WBOY launched a new second digital subchannel with ABC programming on August 1, 2008, with the branding "Your ABC". Sister station WTRF-TV in Wheeling also launched an ABC subchannel at the same time. Previously, both the Clarksburg–Weston–Fairmont and Wheeling–Steubenville markets were served by WTAE as the de facto affiliate while WDTV aired select ABC Sports programming.

On November 17, 2015, Nexstar Broadcasting Group announced that it would purchase the West Virginia Media Holdings stations, including WBOY-TV, for $130 million. Under the terms of the deal, Nexstar assumed control of the stations through a time brokerage agreement in December 2015, with the sale of the license assets completed on January 31, 2017.

==News operation==
After being acquired by West Virginia Media Holdings, the station upgraded its news operation and built secondary studios in Morgantown on Scott Avenue. While Morgantown is part of the Pittsburgh market, WBOY has long claimed that city as its primary coverage area; it has been carried on Xfinity's Morgantown cable system and its predecessors since the 1960s. A major emphasis was placed on further ramping up coverage of Morgantown events in the hopes of increasing ratings and thus getting Morgantown reassigned to the Clarksburg–Fairmont market. The move made WBOY the highest rated station in Monongalia County according to Nielsen ratings, beating even Pittsburgh stations. The station produces a large amount of sports content relative to West Virginia University and feeds it to its two sister stations. Today, it is the only former West Virginia Media Holdings station to be the news ratings leader in its respective market.

Nexstar Media produces a half-hour evening newscast that airs at 5:30 p.m. The newscast, titled Tonight Live (formerly West Virginia Tonight), is broadcast live from WOWK's Charleston studios in high definition on WOWK, WBOY, WVNS, WTRF and WDVM and is anchored by Amanda Barren. WBOY-DT2 simulcasts the weekday editions of 12 News at 5 a.m., 6 a.m., noon, 5, 5:30, 6, and 11 p.m. It does not simulcast weekend broadcasts from the main channel. In addition, there is a public affairs program called Inside West Virginia Politics hosted by Rick Johnson, airing Sundays on all five Nexstar West Virginia stations.

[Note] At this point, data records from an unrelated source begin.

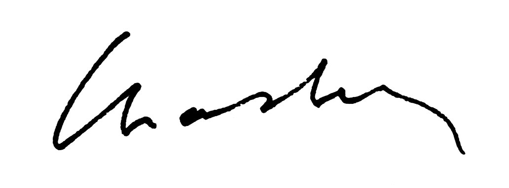 Signature du peintre Roger Chastel, scan d'après carton d'invitation. This signature is believed to be ineligible for copyright and therefore in the public domain because it falls below the required level of originality for copyright protection both in the United States and in the source country (if different). In this case, the source country (e.g. the country of nationality of the signatory) is believed to be France. Cette image ou le texte qui y est représenté est seulement composé de formes géométriques simples et de texte. Elle n’atteint pas le seuil d'originalité nécessaire pour la protection du droit d’auteur, et est donc du domaine public. See autographs of Magritte and Picasso
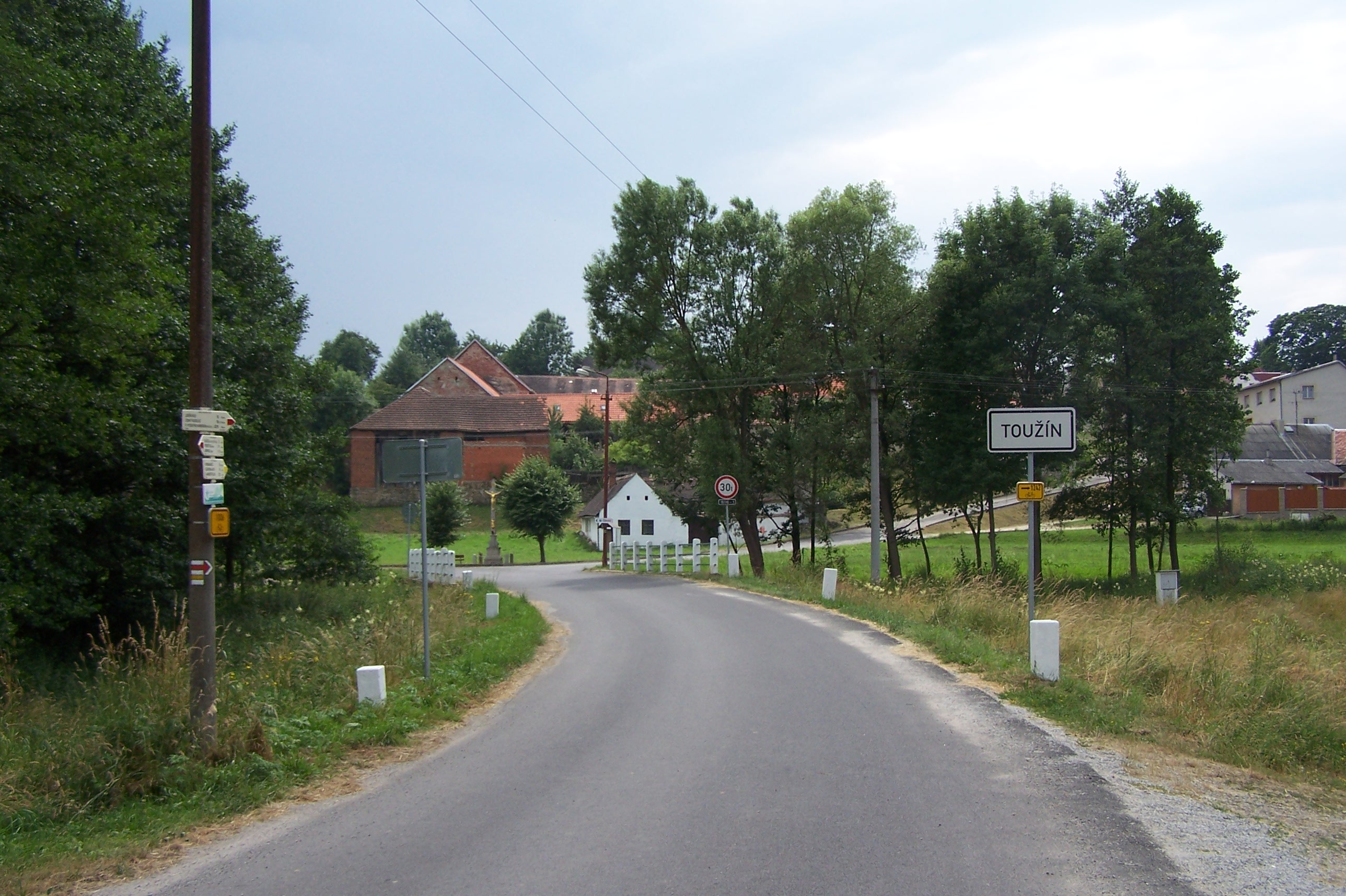 Toužín
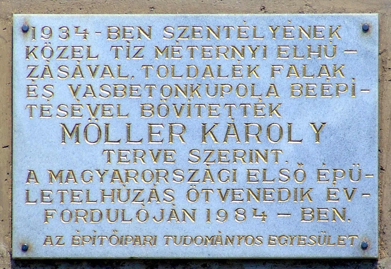 Az első magyarországi épületelhúzás emléktáblája a dunapataji Magyarok Nagysszonya-templom falán
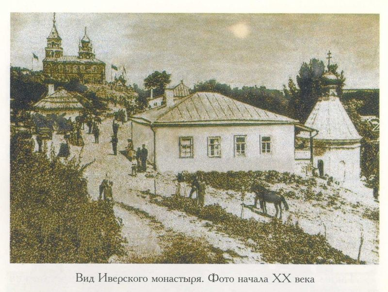 Ростов на Дону Иверский женский монастырь
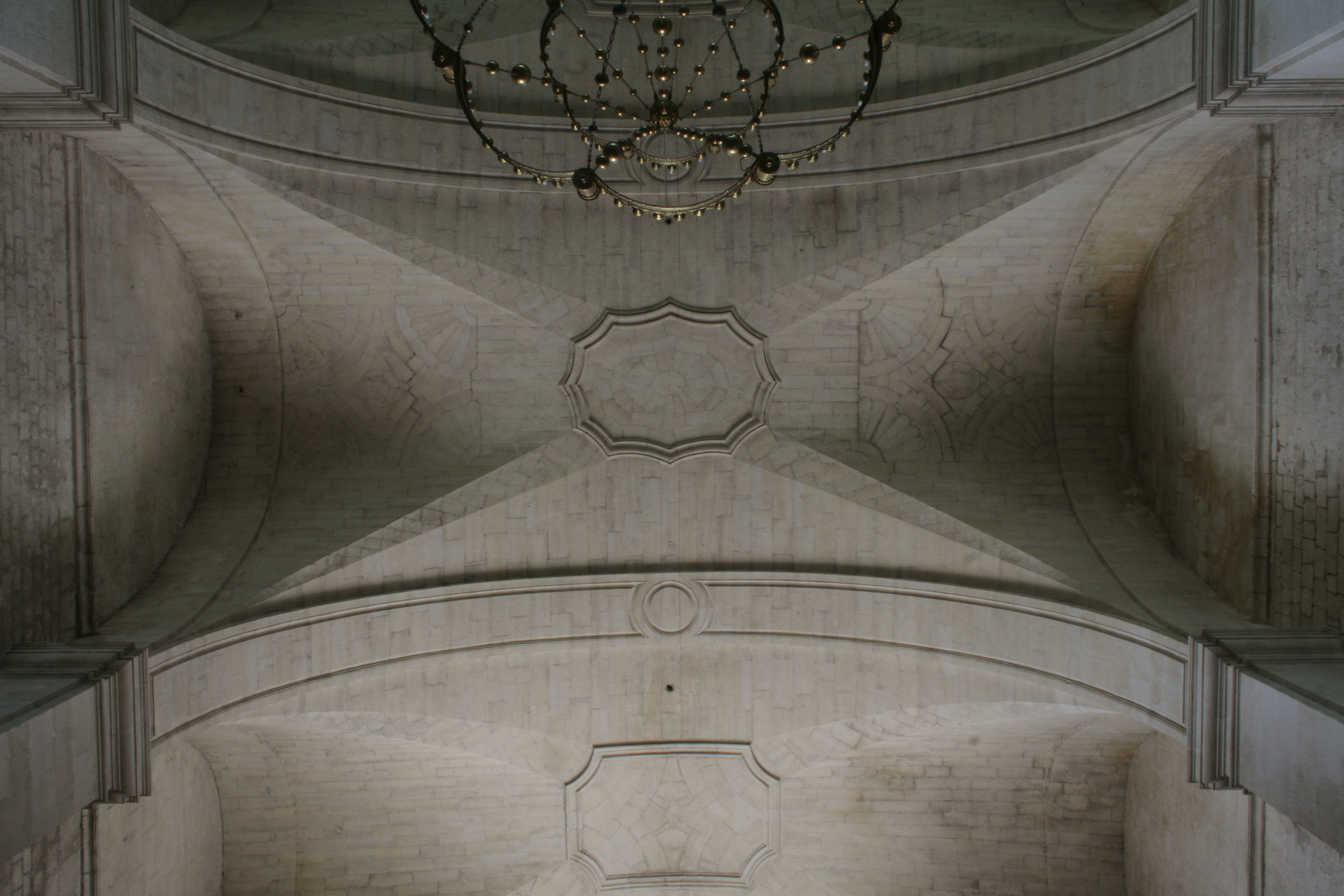 Gewölbedecke, doppeltes Kreuzgratgewölbe der Kathedrale von Viviers, Architekt Jean-Baptiste Franque.

===Notable former staff===
- Natalie Tennant
- Irv Weinstein
- Erik Wells

==Technical information==

===Subchannels===
The station's signal is multiplexed:

Subchannels of WBOY-TV
| Channel | Res. | Short name | Programming |
| 12.1 | 1080i | WBOYNBC | NBC |
| 12.2 | 720p | WBOYABC | ABC |
| 12.3 | 480i | Escape | Ion Mystery (4:3) |
| 12.4 | Laff | Laff (4:3) |

===Analog-to-digital conversion===
WBOY-TV shut down its analog signal, over VHF channel 12, on February 17, 2009, the original target date on which full-power television stations in the United States were to transition from analog to digital broadcasts under federal mandate (which was later pushed back to June 12, 2009). The station's digital signal relocated from its pre-transition UHF channel 52, which was among the high band UHF channels (52-69) that were removed from broadcasting use as a result of the transition, to its analog-era VHF channel 12.